Wednesday, September 7, 2011

Bankruptcy of Member--California LLC

Question: We have an LLC in California with 4 equal members. Two members are going through Ch.13 bankruptcy. Our operating agreement states that the LLC shall be dissolved by bankruptcy of a member. It also states that if at least two members remain they can vote to continue the company within 90 days. If the two remaining members vote to continue the company does that mean the two members in bankruptcy only have an economic interest in the company? Does just filing for bankruptcy dissolve the LLC or does the court need to take their ownership in order for the LLC to be dissolved?
Answer: The bankruptcy of a member is not an event of dissolution under the California LLC Act, see Cali.
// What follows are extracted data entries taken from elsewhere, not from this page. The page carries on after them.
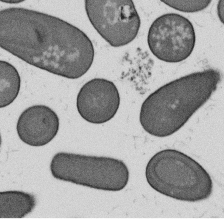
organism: B. subtilis
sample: Bacterial spore
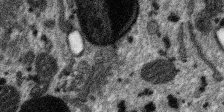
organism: Human
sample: Lung epithelial cells infected with SARS-CoV-2
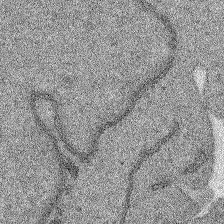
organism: Human
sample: HeLa cells
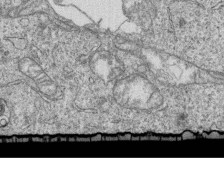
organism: Human
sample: HeLa cell HIV synapse
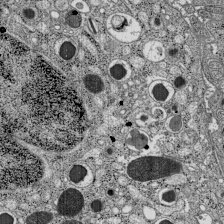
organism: C57BL Mouse
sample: Pancreatic islet

Corp. Code § 17350, et alia. Thus, unless your LLC operating agreement clearly states that the company is to be dissolved due to the events described above, there is no dissolution. It comes down to interpretation of the LLC operating agreement. More importantly, I believe the burden will be on those members wishing the LLC to be dissolved to show that events have occurred that require dissolution of the LLC under the operating agreement. Those members wishing dissolution will have to file a petition with the court claiming an event of dissolution has occurred under the operating agreement per Section 17350.(a).

Your ultimate questions seems to be what happens to the interests of the members who declared bankruptcy if the company is able to continue. The LLC Acts of most states explicitly provides that status as an LLC member ends upon the filing of bankruptcy petition and, thereafter, the member (or his bankruptcy estate) is merely a holder of an economic interest. For example, see Del. LLC Code § 18-304. Events of bankruptcy. I could not find a section in the California LLC Act specifically addressing bankruptcy of a member such as the linked section from the Delaware Act; however, there are several provisions in the California Act regarding assigned of LLC members interests that I think essentially get one to the same place.
Cal. Corp. Code. § 17300. A membership interest and an economic interest in a limited liability company constitute personal property of the member or assignee. A member or assignee has no interest in specific limited liability company property.
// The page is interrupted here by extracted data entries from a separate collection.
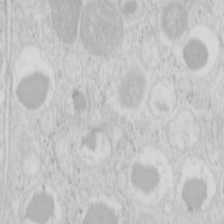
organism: Mouse
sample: Pancreas
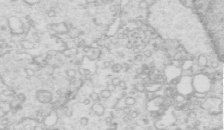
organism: Mouse
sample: Multiciliated cells
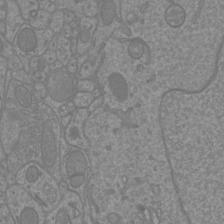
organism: Mouse
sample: Cortical neurons
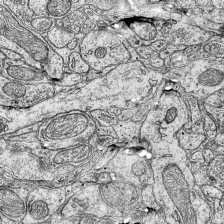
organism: Mouse
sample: Visual Cortex
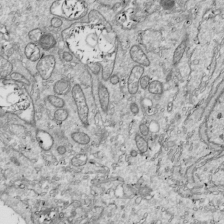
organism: Drosophila
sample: Cell division; meiosis; drosophila spermatocytes
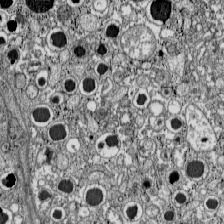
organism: C57BL Mouse
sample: Pancreatic islet
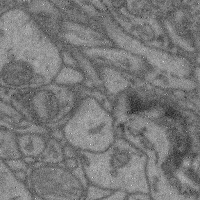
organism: Mouse
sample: Cerebral cortex
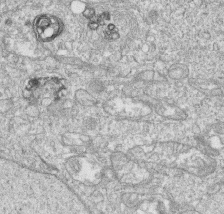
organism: Human
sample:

Cal. Corp. Code. § 17302. (a) On application by a judgment creditor of a member or of a member's assignee, a court having jurisdiction may charge the assignable membership interest of the judgment debtor to satisfy the judgment. The court may appoint a receiver of the share of the distributions due or to become due to the judgment debtor in respect to the limited liability company and may make all other orders, directions, accounts, and inquiries that the judgment debtor might have made or that the circumstances of the case may require.
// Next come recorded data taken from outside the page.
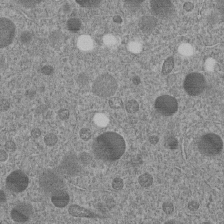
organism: C. elegans
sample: C. elegans embryo early stage
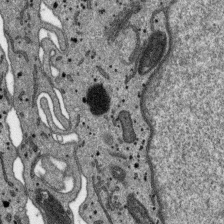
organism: Human
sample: Lung epithelial cells, uninfected (mock) control

Cal. Corp. Code. § 17303. (a) Except as otherwise provided in the articles of organization or the operating agreement, an assignee of an interest in a limited liability company may become a member only if a majority in interest of the other members vote in favor of the assignee's admission to the limited liability company as a member.
These are default provisions of the California LLC Act for the situation where a creditor takes possession through assignment of a member's interest in the company. They apply when the operating agreement is silent on the issue. If your operating agreement states that a member becomes an economic interest holder upon filing bankruptcy, then it controls over the Cali. LLC Act. Under the California LLC Act, it looks like the bankruptcy estate of the members who declared bankruptcy are essentially assignees of the member-debtor and, thus, only entitled to a charging order and, further, are not entitled to become members of the LLC.

Please take the issue to a local bankruptcy attorney for a legal opinion on this issue.